You don’t have to be theatrical to make a point

Every time I download a talk from I say to myself: “I bet this one will not inspire me or just blow me away”. And almost every time, I am wrong. My expectations keep becoming higher and higher, and still, I am not disappointed. This talk by Juan Enriquez is one of the best I have seen in TED, and that, as you know very well, is a very hard title to claim.

I will let you enjoy the talk as it is, because I am afraid that discussing it, might belittle it. I do, however, want to take the less obvious path and try to learn something about presentation skills from this talk.

A few weeks ago I wrote here that there is no “one right way” to give a presentation. Enriquez, in this talk, violates many of the most important rules of presentations. He is monotonic, he does not use his voice to confer his message and generally he transmits a feeling of boredom. His closing is lacking, both in rigour and in connection to the beginning of the speech. And still, I think his point is well taken. Which means, that you don’t have to magnificently control all the skills of “public speaking” in order to give a great presentation.

So what makes his talk so great? You would not believe it. The PowerPoint presentation. I know. We are used to the concept of “Death by PowerPoint” and when we imagine PowerPoint presentations we think of boring bullet lists and presenters who insist on reading to us what is written on the slide.

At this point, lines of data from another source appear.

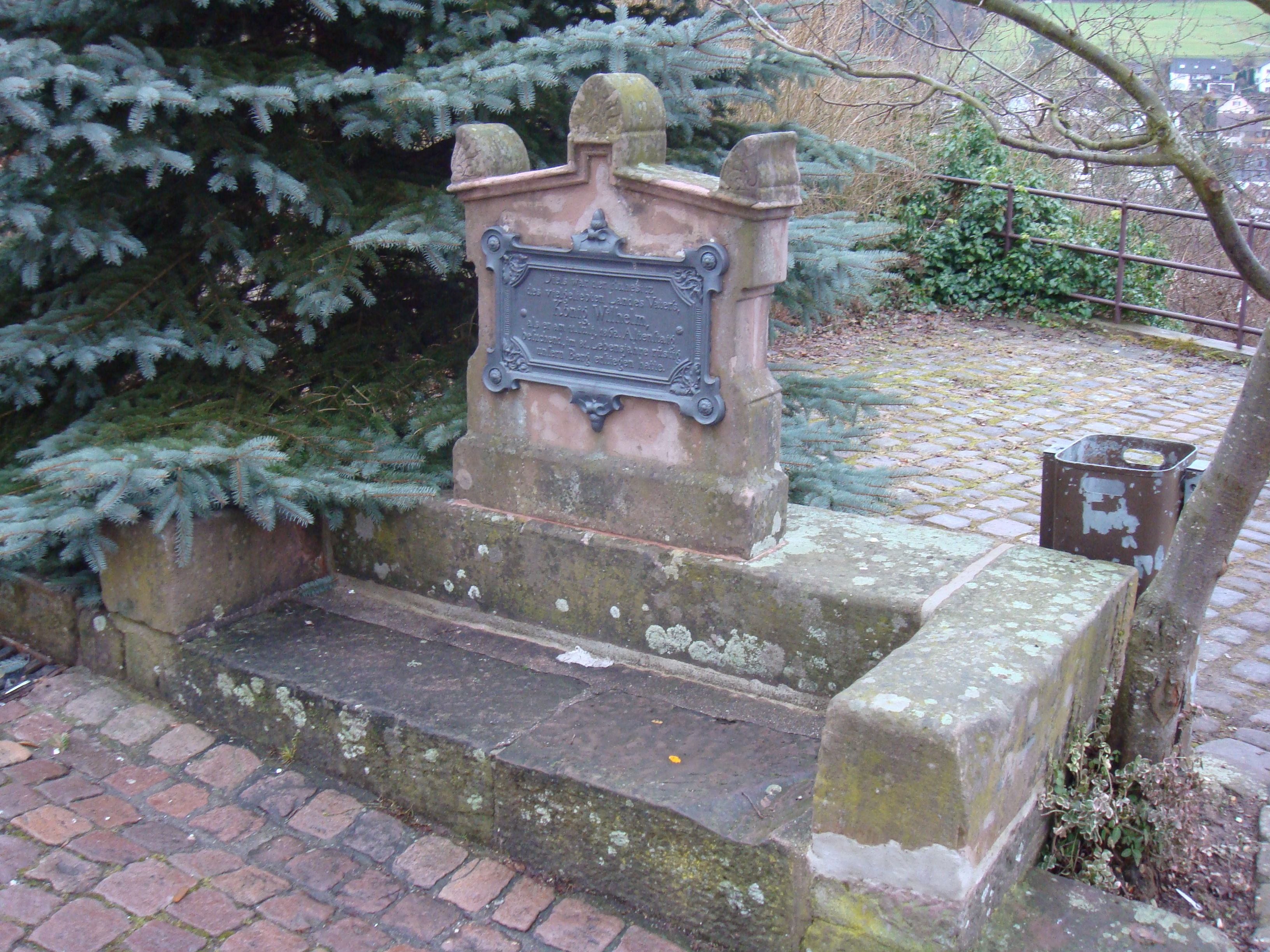 Dies war der Ruhesitz des vielgeliebten Landes Vaters, König Wilhelm, als er am 11. Juli 1862, Altensteig besuchend, im 81. Lebensjahr rüstig unsern Berg erstiegen hatte.
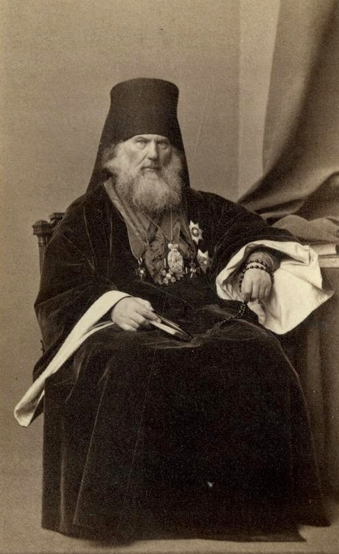 Платон (Городецкий), архиепископ Рижский и Митавский.
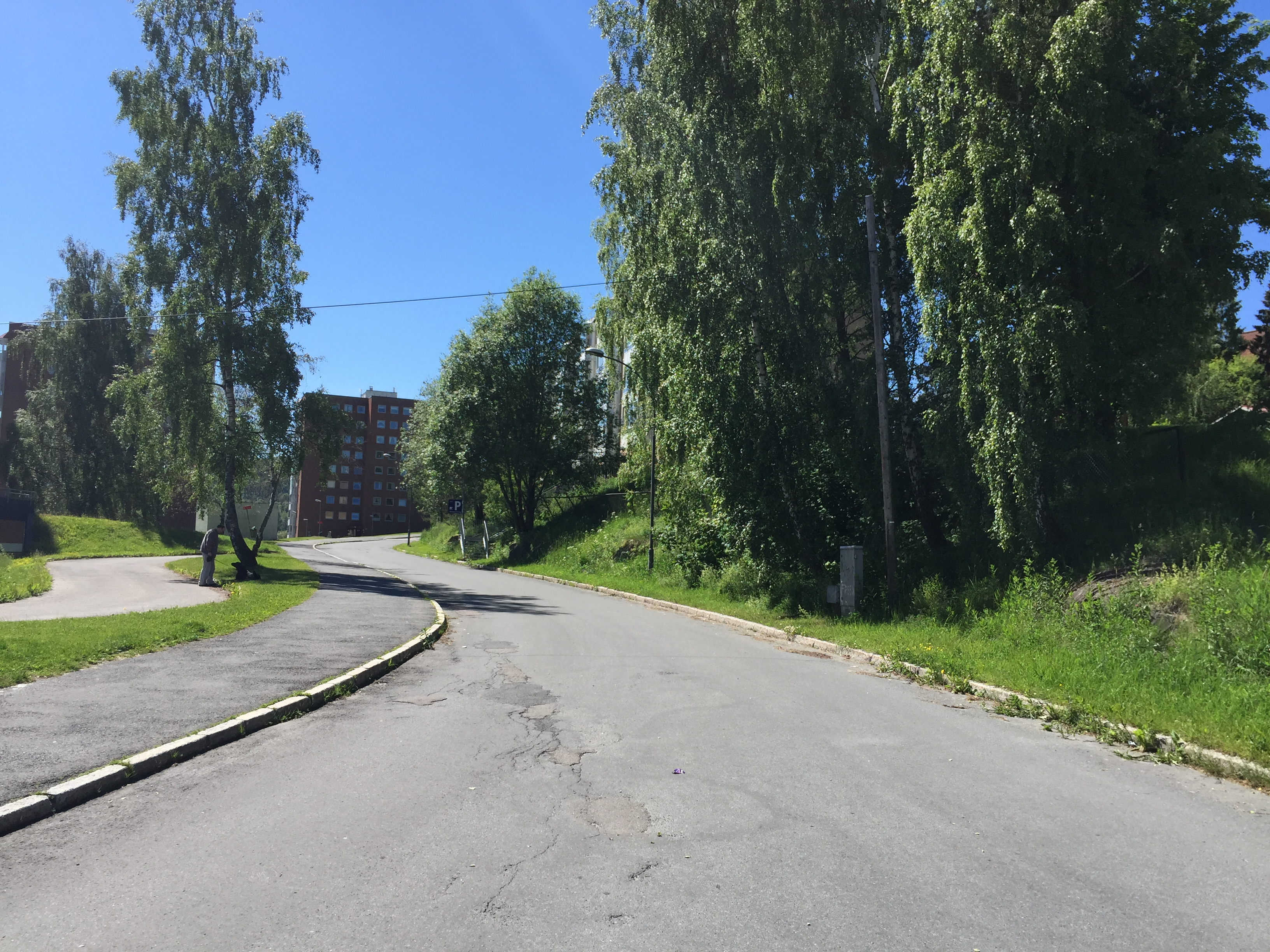 Ludvig Karstens vei i Oslo.

And then you look at talks like this and you understand the intensity and vigour that the right use of PowerPoint can instil into our presentations.

A few pointers:

  • 1. Notice that Enriquez uses words scarcely in his slides. Slides are not there to be an outline of the lecture. They are supposed to amplify the speaker’s message. Especially note the fact that many times, he shows words in the slide, but does not read them at all. The audience can read. Don’t insult them by reading to them.
  • 2. Use of pictures. Enriquez uses pictures that carry a message. Pictures that surprise. Picture that magnify the message. Many times they are funny (which is always a good thing), but they are always relevant.
  • 3. Number of slides. I know that there are some experts who talk about the number of slides you need to put in a presentation or limit it in time. I personally don’t believe there is a right or wrong number or time (although I like the ted 20 minutes limit). In Enriquez talk we see a lot of slides that accompany the entire presentation and make each point more understandable. I think this keeps the crowd alert and uses both side of their brains. On the other hand, because there a lot of slides, we get one message per slide, thus, it is not to overwhelming or includes too much information to be absorbed.

A lot to learn!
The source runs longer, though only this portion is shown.